Each line of the material must be repeated precisely, with the pictures left out.

§ **Data shown**:

________________________

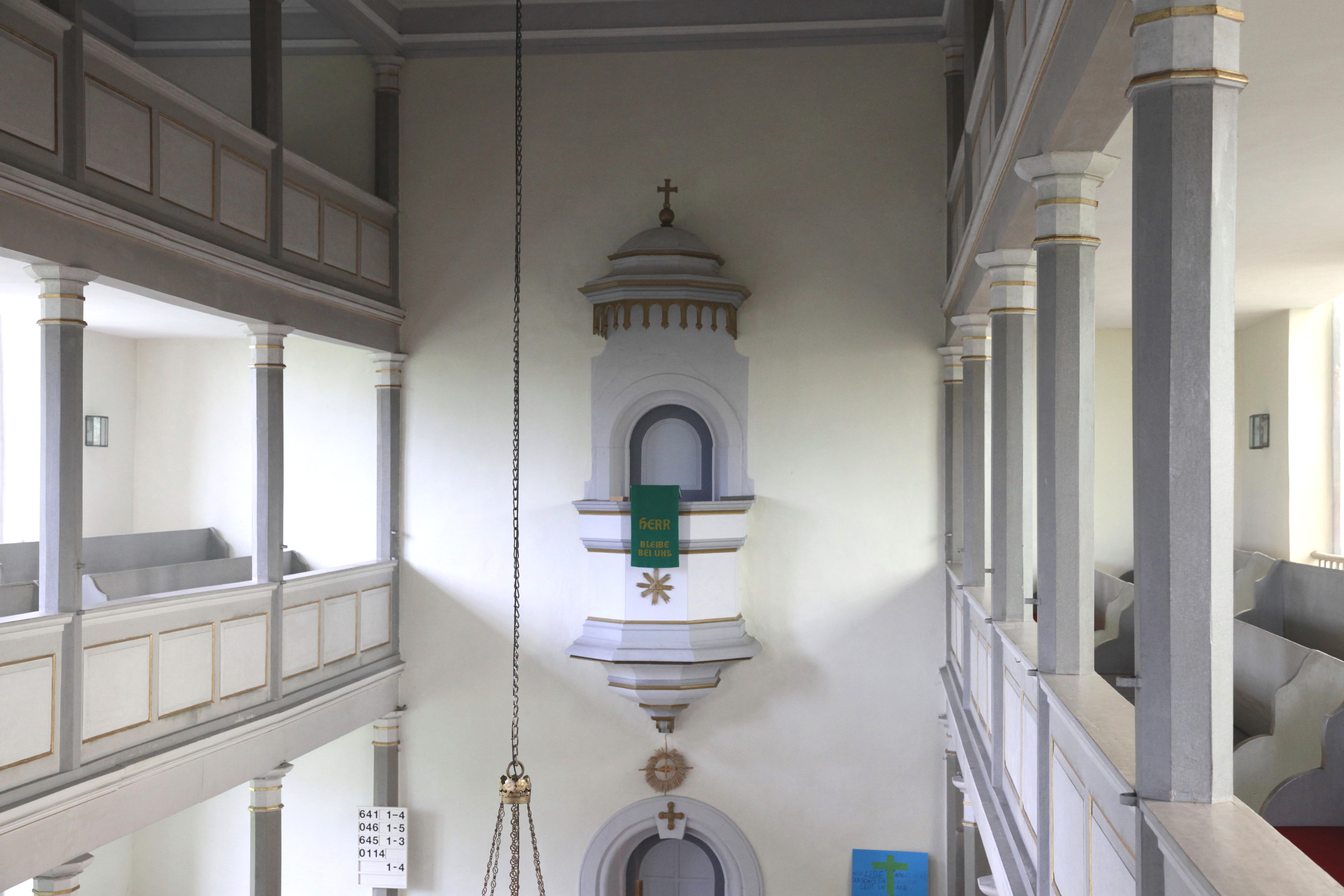 St. Bonifatius in Ahlstadt
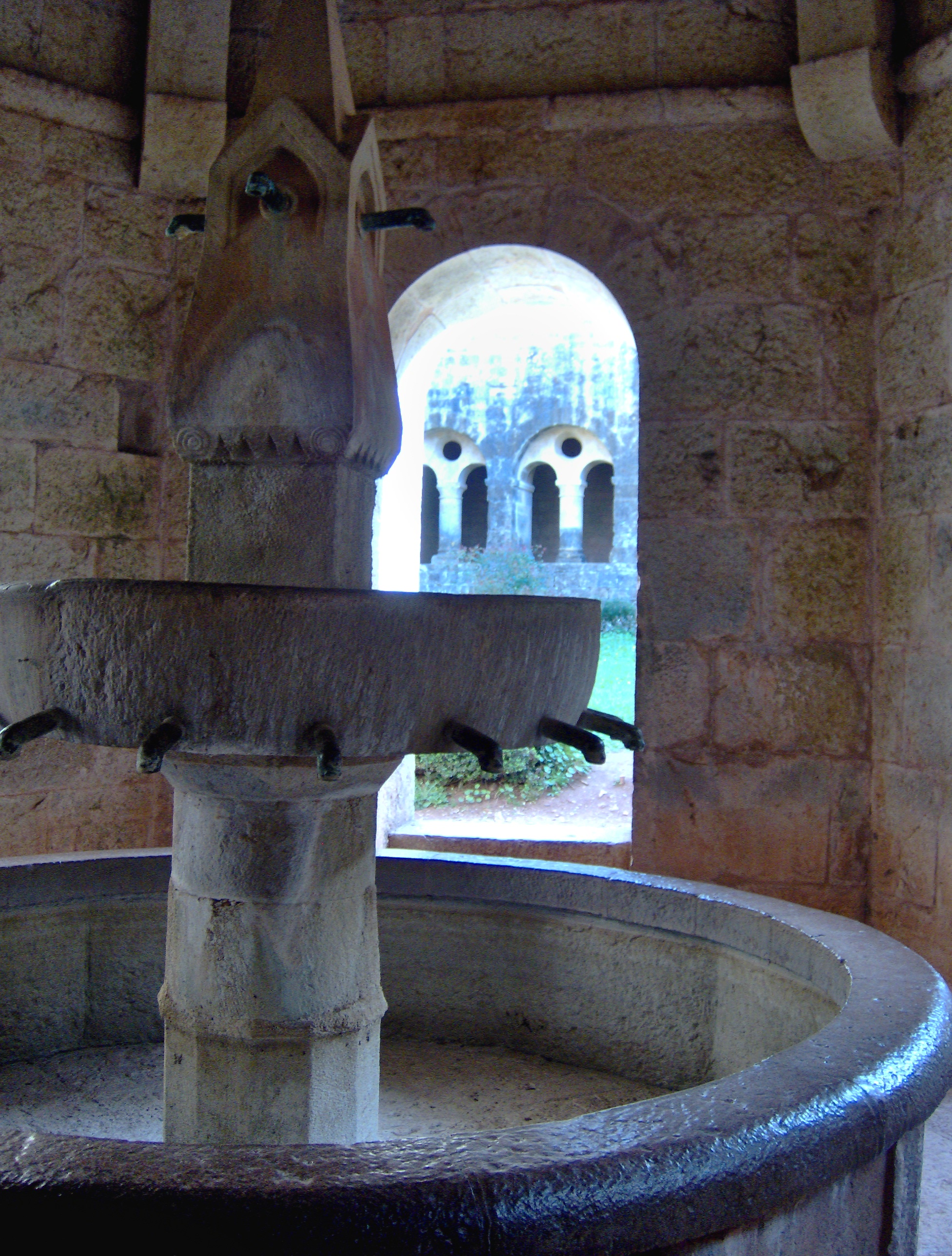 Lavabo du cloître de l'abbaye du Thoronet.
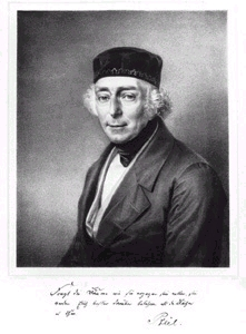 Friedrich Wilhelm Leopold Pfeil (1783-1859), German forestry scientist / Deutscher Forstwissenschaftler

________________________

§ **Solution for this exercise**:
 St. Bonifatius in Ahlstadt
 Lavabo du cloître de l'abbaye du Thoronet.
 Friedrich Wilhelm Leopold Pfeil (1783-1859), German forestry scientist / Deutscher Forstwissenschaftler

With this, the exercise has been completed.